WELLS, Spencer, Pandora’s seed, the unforeseen cost of civilization, Random House, 2010. L’homme a inventé la société pour le protéger de l’extinction, mais il l’a payé de sa santé et de son équilibre psychologique. C’est, en substance, ce que dit Spencer Wells, éminent généticien.
La particularité de l’espèce humaine est son adaptabilité quasi infinie. Celle-ci tiendrait aux caractéristiques du cerveau qui fait de l’homme un être social : il innove par la culture. Depuis les assemblées de chasseurs cueilleurs, le groupe humain est une « machine sociale » qui produit des idées, les teste et les affine.
Cette capacité d’adaptation culturelle se serait révélée il y a 70.000 ans, lorsque l’explosion d’un volcan transforme le climat terrestre et réduit nos ancêtres à quelques milliers de personnes. Mais elle donne sa pleine dimension il y a 10.000 ans : invention de l’agriculture. Celle-ci résulterait d’une autre catastrophe climatique. Un réchauffement étend le territoire des céréales. La nourriture devenant abondante, les chasseurs cueilleurs se sédentarisent et se multiplient. Nouvel âge glacière : ils sont piégés, ils ne peuvent plus partir. C’est alors qu’ils créent l’agriculture, un moyen de maintenir ce dont ils ont besoin pour vivre sur place. En découle une explosion démographique, l’apparition des formes modernes de l’État, et la guerre : plus question de fuir, il faut défendre ses biens.

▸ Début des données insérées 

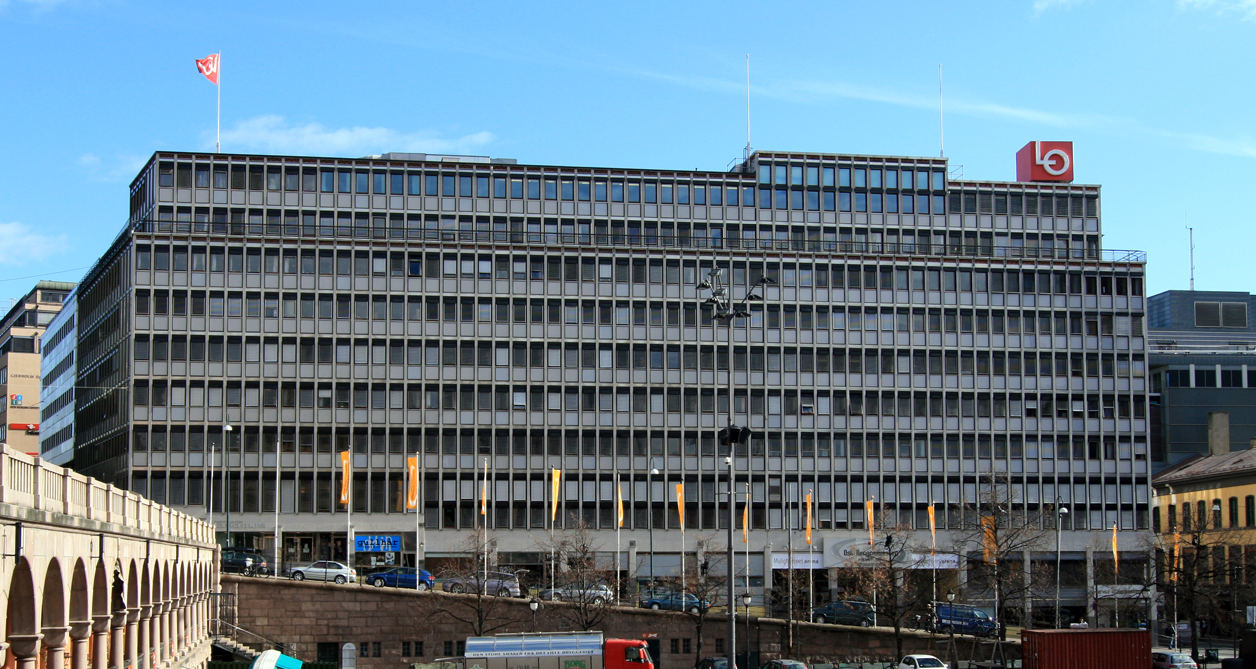 Folkets hus, Youngs gate 11, Oslo, Norway.

Si la société a protégé l’espèce elle prive l’individu de sa liberté et le soumet à une succession accélérée de fléaux. Tout d’abord, elle provoque un nombre étonnant de mutations de son génome. On lui doit aussi toutes les épidémies - elles ont pour origine la cohabitation de l’homme et des animaux, sauf la malaria, qui, elle, doit son succès moderne aux transformations de l’environnement provoquées par l’agriculture. Et il y a l’hypertension et le diabète, inadaptations de notre être à notre alimentation. C’est maintenant le tour du stress, des maladies psychologiques qui font la fortune de l’industrie du tranquillisant « pour la première fois dans notre histoire, nous nous droguons pour paraître normaux ». Notre système immunitaire vit la société comme une agression permanente. Enfin, le génie génétique donne désormais à celle-ci les moyens de manipuler notre génome et de construire ainsi notre descendance. L’être humain étant le fruit d’une évolution de plusieurs millions d’années, il est probable que ce bricolage eugénique dépasse en conséquences dévastatrices tout ce que la société a commis jusque-là.

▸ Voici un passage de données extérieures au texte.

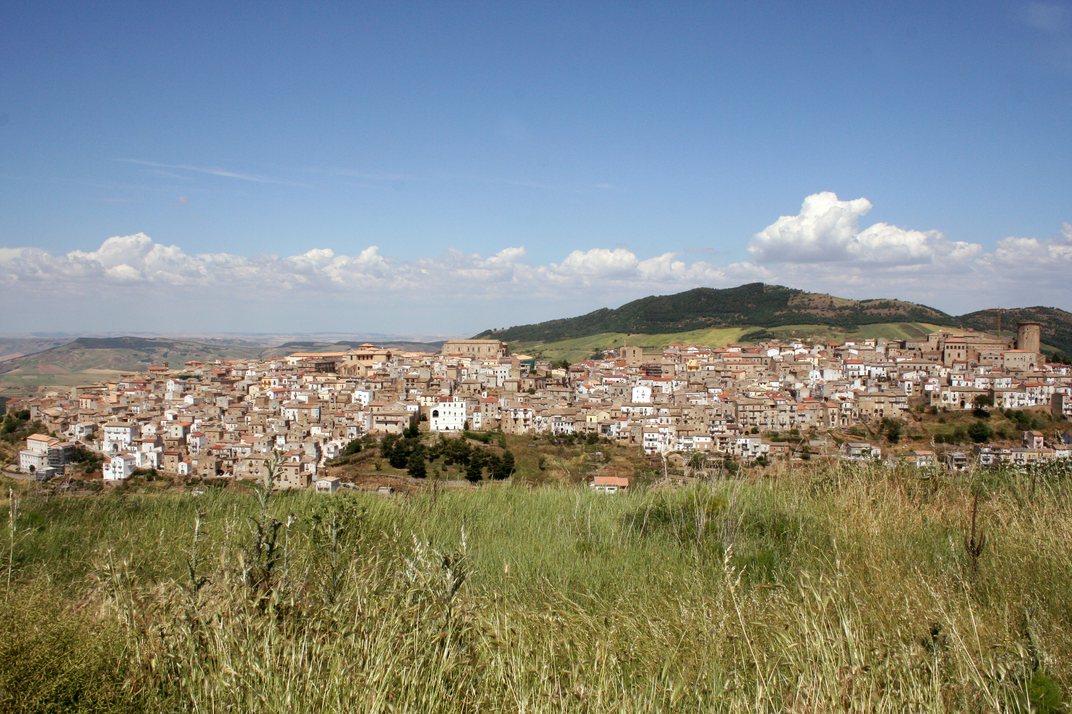 Autore: Rocco Stasi Fonte: fatta da me, sono l'autore Panorama del centro storico dalla stessa angolazione della stampa seicentesca, anche se in posizione più arretrata. Licenza d'uso: GFDL, sono l'autore.

Que faire ? La crise environnementale qui nous tend les bras sera un grand moment de créativité sociale. Il faut en profiter pour sortir de nos erreurs, et adapter notre culture à notre biologie, non plus l’inverse. Pour cela il nous faut comprendre que nos malheurs viennent de notre cupidité qui nous fait en vouloir toujours plus, ce qui déclenche des conséquences de plus en plus désastreuses pour l’homme, nous devons « apprendre à vouloir moins », et prendre un peu de leur sagesse aux derniers chasseurs cueilleurs qui nous restent.
Commentaires :
- Dynamitage du mythe du progrès. Antithèse de la pensée dominant le monde financier anglo-saxon, et la théorie économique, qui pense que la société est faite d’individus laissés à eux-mêmes, qu’il n’y a rien de tel que la « culture ». Retour aussi aux thèses de Rousseau et de Lévi-Strauss, cette fois-ci appuyées par toute la batterie de l’argumentation scientifique moderne.
- J’y retrouve les idées que développent mes livres sous un angle inattendu. En particulier, j’y parle « d’ordinateur social », moyen de transformation d'une « organisation ». Spencer Wells en fait la caractéristique même de l’homme. Plus curieusement, je trouve un écho à ma théorie selon laquelle ce qui a fait la différence entre nous et l’homme de Neandertal est notre aptitude sociale.
- Ce livre me fait me demander si les « droits de l’homme » ne sont pas une révolte de l’individu contre la main invisible de la société, et s’ils n’annoncent pas, effectivement, que nous allons chercher à la faire aller dans une direction qui nous brutalise un peu moins. Au fond, c’est le but des techniques de conduite du changement.